Archbishop Stephen Brislin of South Africa's Cape Town Archdiocese. Credit: Cape Town Archdiocese/Facebook

While the recent violent protests in South Africa were generally characterized by vandalism, looting, injuries and loss of human lives, there were people who showed genuine goodness and concern for others, a South African Archbishop has said in a prayerful reflection.

In his Wednesday, July 28 Prayer and Reflection, Archbishop Stephen Brislin who was looking back at the recent violent protests in South Africa alongside challenges occasioned by COVID-19 pandemic acknowledges with appreciation the “groundswell of concerned and good people.”

“Even in the dreadful looting and destruction that we witnessed recently in South Africa, there followed an outpouring of goodness as people turned out to clean up, to guard sensitive areas and to seek answers for and understanding of what had taken place,” Archbishop Brislin says.

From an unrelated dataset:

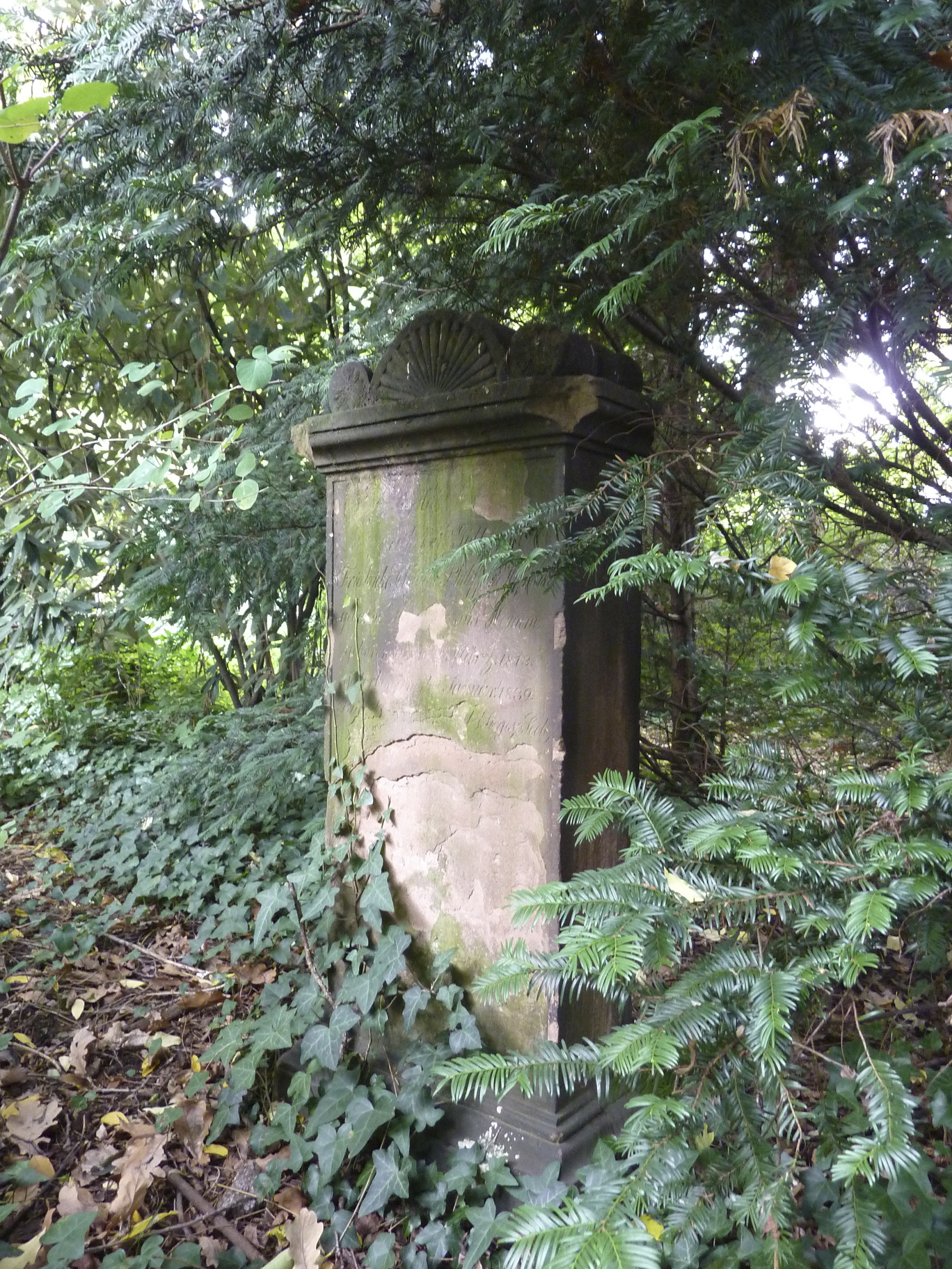 Frankfurt am Main, Stadtteil Bockenheim: Der Alte Friedhof Bockenheim ist ein von 1825 bis 1898 für Begräbnisse genutzter Friedhof, der im Jahr 1916 zu einer öffentlichen Grünanlage umgewidmet wurde. Das Foto zeigt einen zum Zeitpunkt der Aufnahme nicht identifizierbaren Grabstein auf dem ehemaligen Friedhof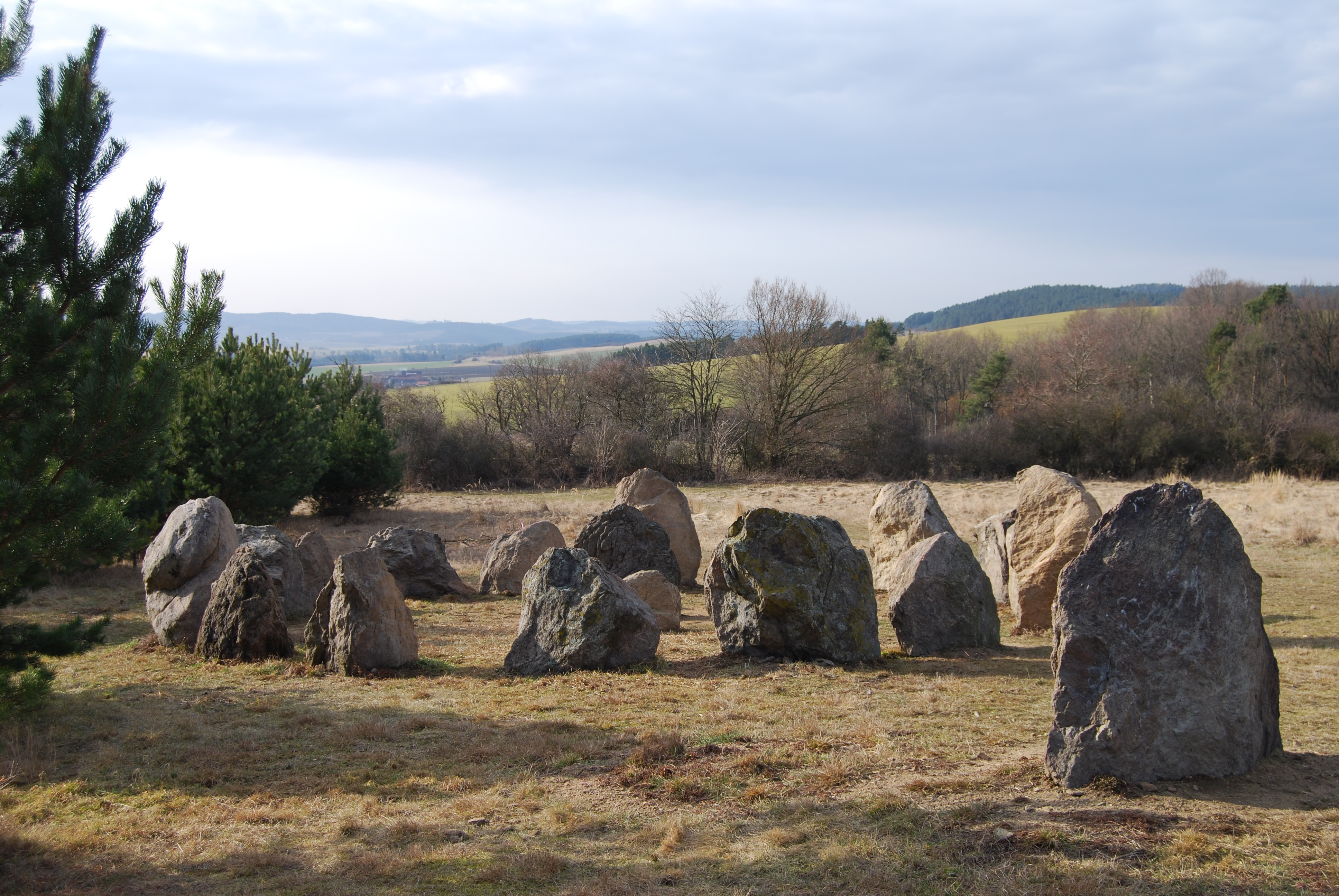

The South African Archbishop adds, “There has been a groundswell of concerned and good people calling for root causes to be identified and addressed, for the injustices of the inequality and poverty of our country to be recognized.”

“We may think that these signs are small in comparison, that they are, by and large, spoken about by mostly powerless people, but the signs – like the miracles of Jesus – indicate something far greater at work,” he says, underscoring the good values a section of South Africans brought forth during the recent violent protests.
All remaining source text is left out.